As of September 2009, most of the major sporting organizations themselves did not have protocols as to how judge gender identity. At the time of the Berlin championship, the IAAF had no procedures or standards to discuss gender identity. In January it was reported that the International Olympics Committee was recommending that medical centers be set up where athletes can be sent for tests. In fact, determining gender is a highly complex issue, and rooted very much in cultural understandings of sex and gender. The Olympic committee used to have gender testing, but gave this up owing precisely to the difficulty of determining gender.
One expert says there are 4 ways to determine gender, but that they do not necessarily accord with one another. The presence of particular sex organs is one way of making gender count, but it can be undermined by testosterone counts, by the self-identity of the individual, by chromosomes. Whether any of these criteria, or which combination of these, amount to the silver bullet for gender identity is far from clear. The history of gender testing and identification is a sorry one, in which both the medical establishment and international sporting bodies do not fare well. As work by Fausto-Sterling has shown, until very recently doctors tended to force people into either a male or female category, despite evidence that some people do not neatly align with either. In addition, feminist theorists question whether there is any necessary relationship between a supposedly neutral field of the body and gender. As Judith Butler has observed in a blog about Semenya “ sex-determination is decided by consensus…”
The Media
Able to rely only on hearsay and speculation about what the gender test of 2009 determined, the international media nonetheless have been remarkably willing to discuss Caster Semenya’s body in detail. They have reported on alleged testosterone levels, and on what may or may not be the case with her reproductive organs. It is in this regard that the Semenya case brings up echoes of the horrible experience of Sara Baartman at the hands of the European press from 1810 to 1815. Journalists hounded Baartman determined to write about what they saw as a strange female body, linked to the strange because it was African. Science also played a dominant role in the life of Sara Baartman and the icon of the Hottentot Venus. Scientists who sought to establish “truths” about links between sexuality and race studied Baartman’s body, both in life, and in death.
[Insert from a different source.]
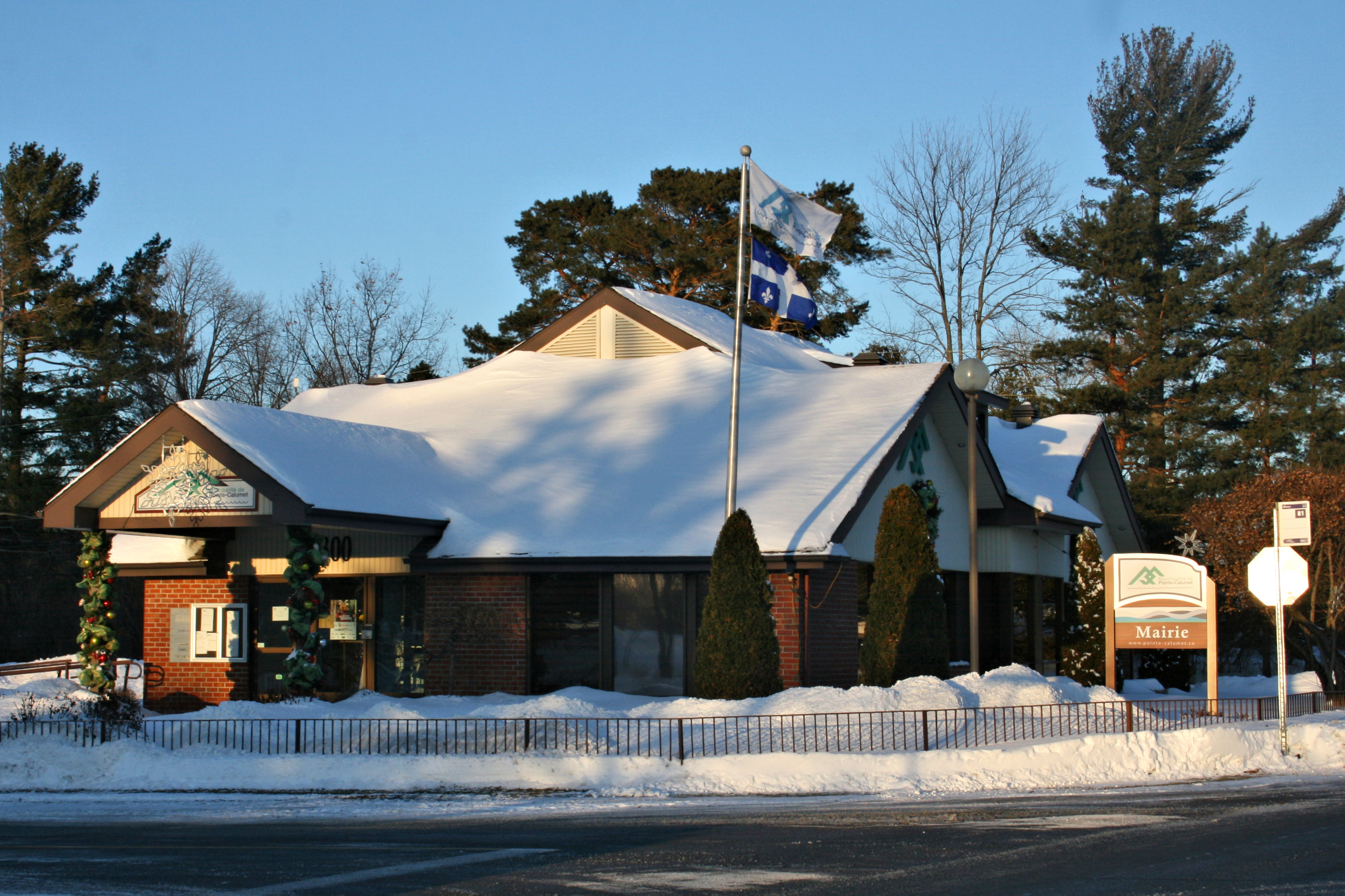 Pointe-Calumet, Quebec, Canada
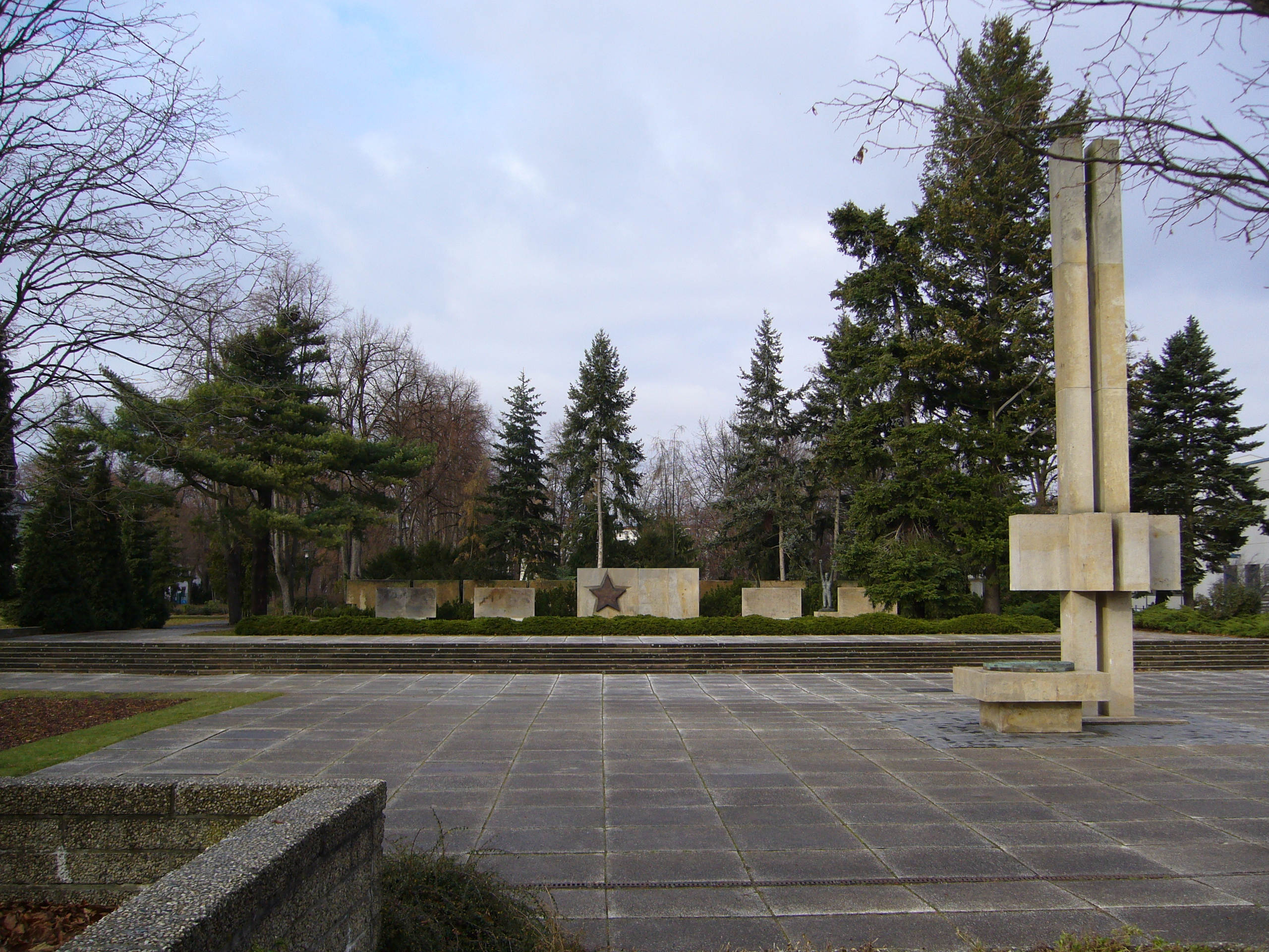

Given the complicated linkages between scientific observation and racial and gender stereotyping, observers of Semenya’s experience at the hands of the IAAF question the supposed neutrality of scientists. They query the claim that rigorous investigation will render a truth. Some authors have explored the different layers of structural violence inherent in forcing someone to be either male or female when human sexual variation is so much more complex, and others have also examined the intertwining of science with racial and gendered representations. In discussing the complicated linkages between gender and racial stereotypes, a variety of authors including Scully and Crais on this site, Mark Gevisser in The New York Times and Carina Ray in New African, have explored the ways in which Semenya’s public humiliation can be connected to that experienced by Sara Baartman. South African author Pumla Gqola argues that the media frenzy over Caster Semenya turned her into “the twenty-first century Baartman.”
The lingering gaze and public humiliation of this 18 year old woman smack of both prurience and deep insensitivity to racial and gendered humiliations. The saga seems to have drawn to an end, but Semenya continues to pay the costs of the ineptitude of the IAAF and Athletics South Africa. On July 11 it was reported that Semenya had not qualified to represent South Africa in the African Championships, owing to lack of fitness. Athletics South Africa has pledged to do all it could to help her get into competitive form. We look forward to a happy ending.
Pamela Scully is Professor of Women’s Studies and African Studies at Emory University, Atlanta. She is the co-author, with Clifton Crais, of Sara Baartman and the Hottentot Venus: A Ghost Story and a Biography (Princeton University Press, 2009).